The function returns a time-based one time password (TOTP) as described in RFC-6238. The function uses the HOTP function of RFC-4226 but adds the possibility to restrict the validity of the password to a time window.

RFC-6238 defines TOTP as:

 TOTP = HOTP(K, T), where T is an integer
 
 K: key
 T: time slice (moving factor for one time passwd)

The implemented function ns_totp is a generalization by allowing to specify the message digest algorithm, the number of characters of the returned truncated value, a used_id and a time.

The listed command is available in installations when NaviServer is compiled with OpenSSL support and where the nsf package is installed.

COMMANDS

ns_totp ?-digest value? ?-digits integer? ?-interval integer? ?-user_id integer? ?-key value? ?-time time?

OPTIONS

-digest digest

Specifies the message digest algorithm used for checksum computation. The available algorithms are provided by OpenSSL. Typical choices include sha1, sha256, and sha512. The default is sha256.

-digits digits

Specifies the number of digits in the generated one-time password (OTP). The default value, as recommended in the RFC, is 8.

-digits interval

Specifies the validity period of the OTP in seconds (time step size). The default value is 30.

-digits user_id

Specifies the user identifier for deriving a per-user secret. The secret can be provided explicitly with -key, or indirectly via -user_id in combination with a configured server secret (serversecret). For testing, use -key; for production, use -user_id to ensure each user has a personalized secret, seeded via configuration (see configuration section).

-key key

Specifies the secret key used for generating the OTP (the "K" in the RFC formula). This is usually a decoded Base32 string. If -key is not provided, -user_id together with serversecret must be used.

-time time

Specifies the time value (epoch seconds) used as the base for the OTP computation. If omitted, the current system time is used.

EXAMPLES

Minimal example:

 % ns_totp -key "tweedie123"
 33888450

A common application for TOTP is integration with authenticator apps such as Google Authenticator, which expect a specially formatted URL:

otpauth://TYPE/LABEL?PARAMETERS

where TYPE is either hotp or totp. This URL is typically encoded in a QR code. Most authenticator apps can scan such codes directly, or provide means to enter the parameters manually.

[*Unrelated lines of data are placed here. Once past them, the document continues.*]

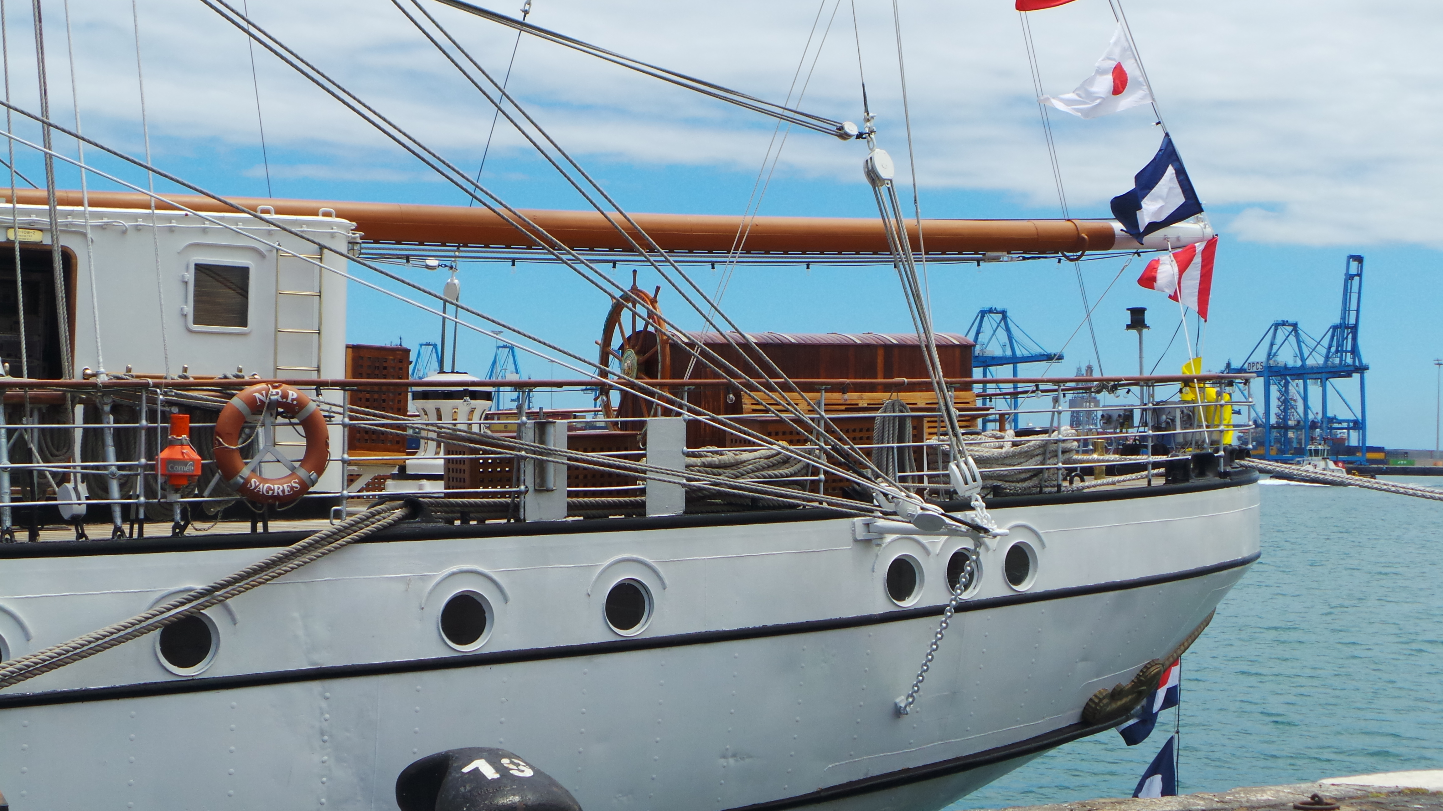 Visita al Buque Escuela NRP Sagres, en La Base Naval de Las Palmas de Gran Canaria. Este fin de semana de semana ( 20, 21 y 22 de junio de 2014) tenemos la oportunidad de disfrutar, en Las Palmas de Gran Canaria, de la visita del buque escuela portugués NRP Sagres, se encuentra atracado en el muelle de la base naval y podrá ser visitado hoy viernes hasta las 19h y mañana sábado de 10 a 12h y de 14 a 19h . El Buque proveniente de Lisboa partirá el domingo hasta Las Azores , para luego regresar a Lisboa, cuenta con unos 60 guardiamarines, con una decena de mujeres entre ellos, que realizan su periodo de instruccion Construido en 1937 en Hamburgo y tras varios avatares, fue adquirido en 1961 por la marina Portuguesa para sustituir al Sagres II, entrando en servicio como Sagres III en febrero de 1962. Tiene 89,5 metros de eslora, 12 de manga y 5,5 de calado, siendo su altura máxima de 45,5 metros. Cuenta además con 1.971 metros cuadrados de vela y desplaza 1.893 toneladas. La figura del mascarón de proa del Sagres III es el Infante D. Henrique nacido el 4 de marzo de 1394, siendo uno de los impulsores de la expansión y descubrimientos portugueses de la época. Más información del Buque : Web del Buque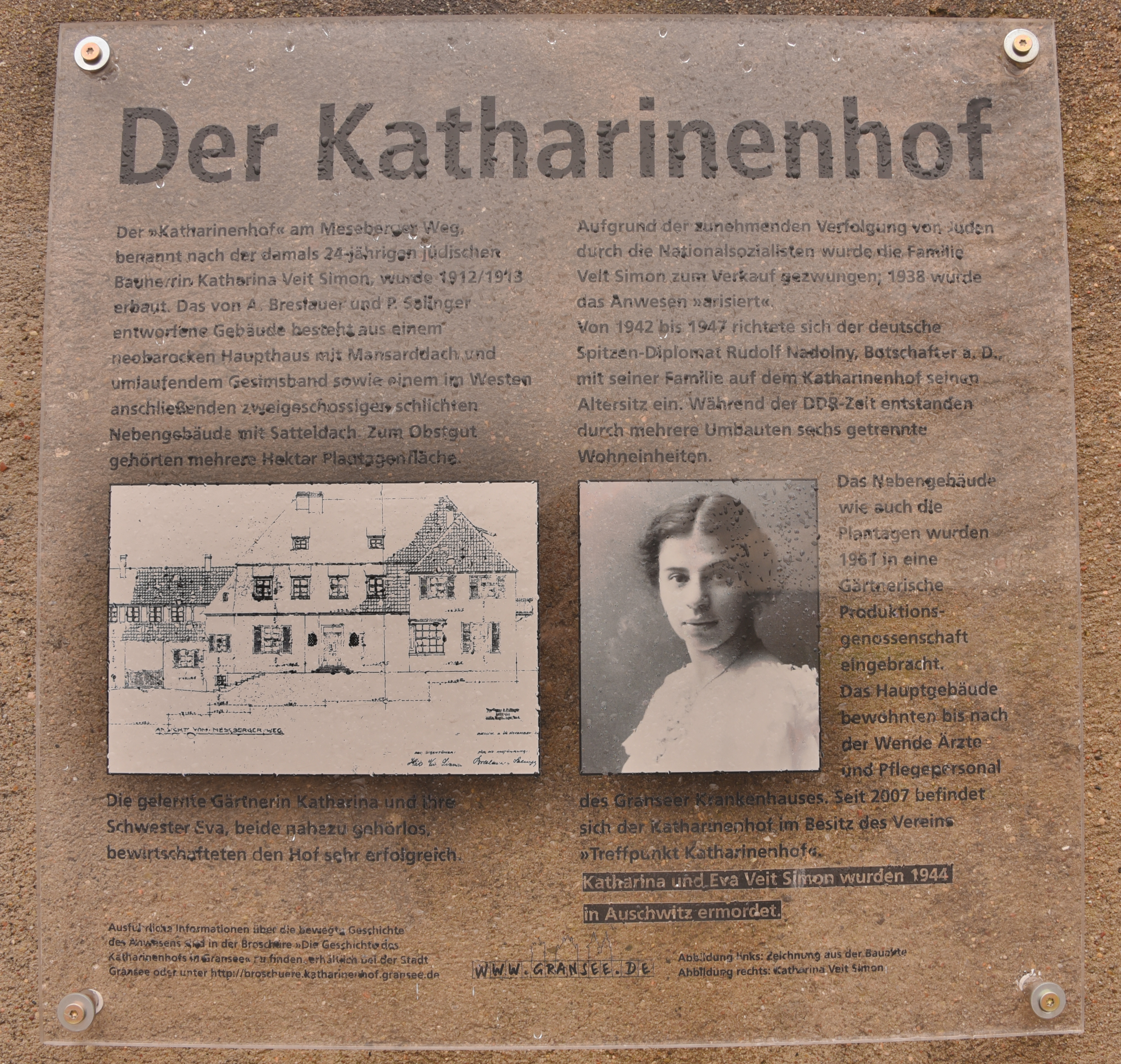 Gedenktafel Katharinenhof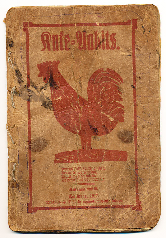 MuuseumikoguArhiivimaterjalidOriginaaloriginaalSäilivusrahuldavEritingimusedeksponeeritavEraldatavad osadMõõdud laius: 12.5 cm; pikkus: 18.5 cm; raamatu maht: 40 lehekülg füüsiline kirjeldus Pappkaantega aabitsa esikaanel pruunis toonis kuke kujutis. Köidetud kahekordse niidiga. sisu kirjeldus 1. Eesti keele tähestik. 2. Lapse õpetajale juhatuseks (August Busch, raamatu toimetaja 1890.a ). 3. 30 peatükki tähtede õppimiseks. 4. 10 käsku. 5. Pühast Ristiusust. 6. Pühast Isa=Meie palwest. 7. Pühast ristimisest. 8. Pühast altari sakramendist. 9. Võõrad tähed. 10. Ladina keele tähed. 11. Kirja märgid. 12. Arwu=tähed ehk numbrid. 13. Ladina ehk Rooma numbrid. 14. Rehkendusmärgid. 15. Wene keele tähed. 16. Wene arwusõnad. 17. Laulusõnad ja palved. 18. Üks=kord=üks.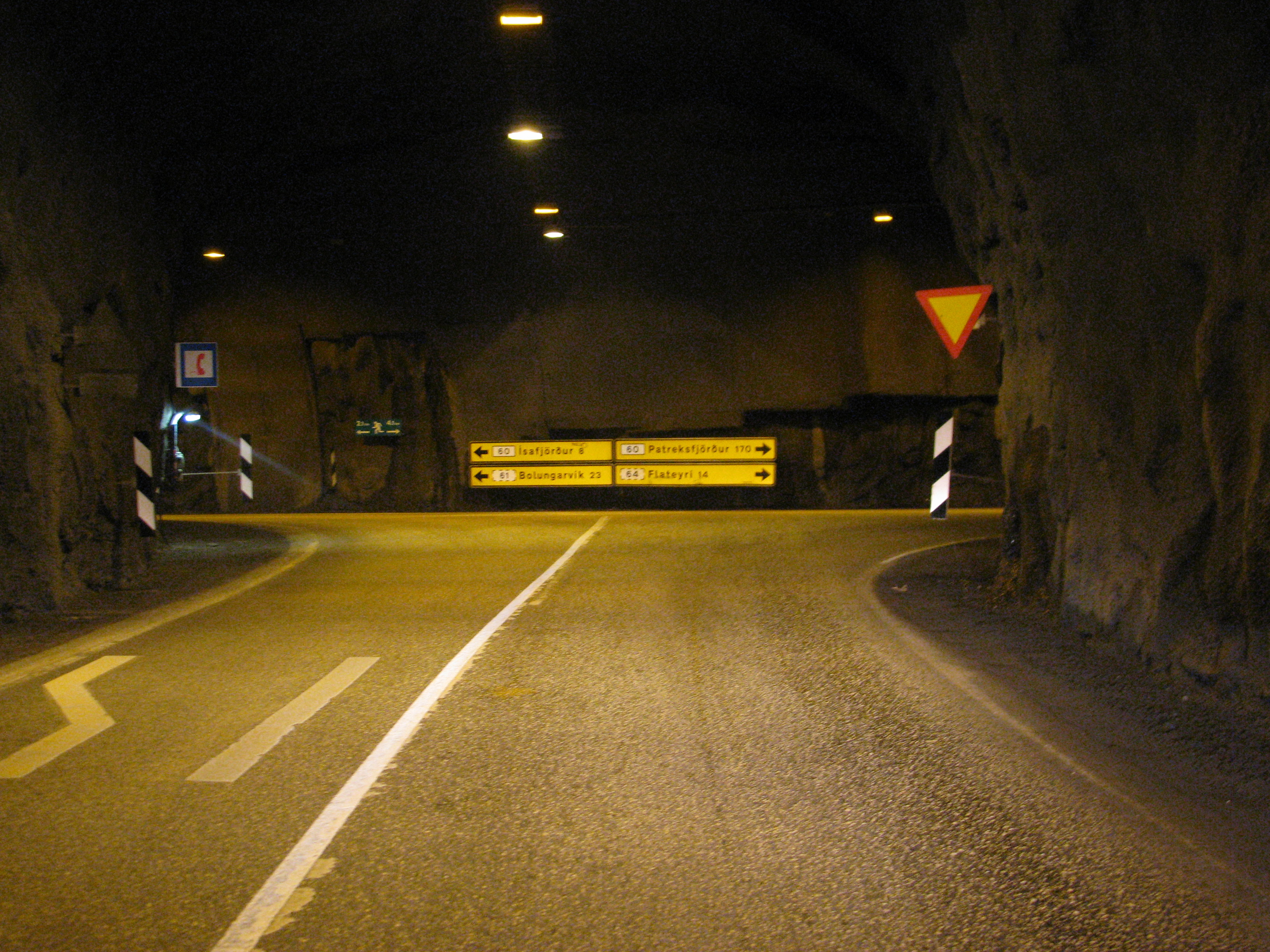 In the Vestfjarðargöng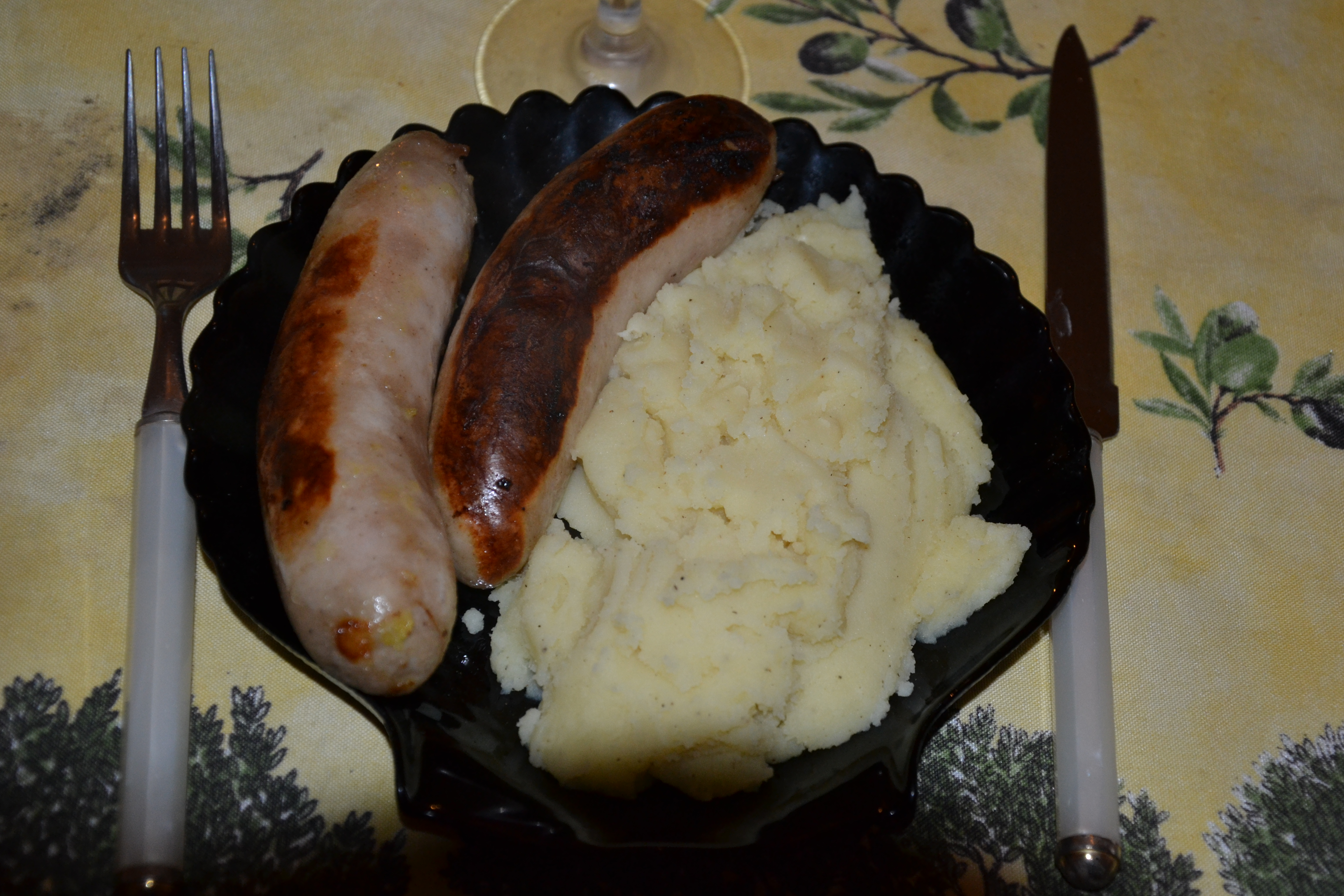 Saucisses blanche de Lorraine et purée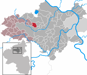 Kottenheim in Rhineland-Palatinate - district Mayen-Koblenz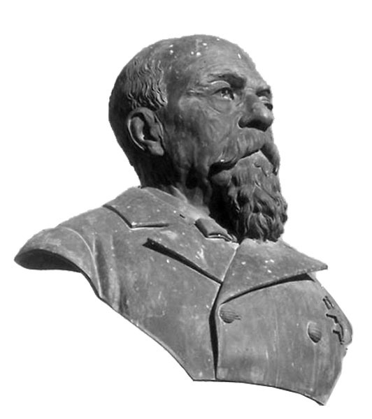 Busto de Eugenio Barrejón en la Plaza Calvo Sotelo de Alicante

The URL encodes several parameters relevant for TOTP generation:

Among these, the only mandatory parameter is the secret. When using ns_totp, it is usually necessary to extract at least secret and digits from the URL, and to provide -digest explicitly, since the defaults of ns_totp (sha256 and 8 digits) differ from those used by many authenticator apps.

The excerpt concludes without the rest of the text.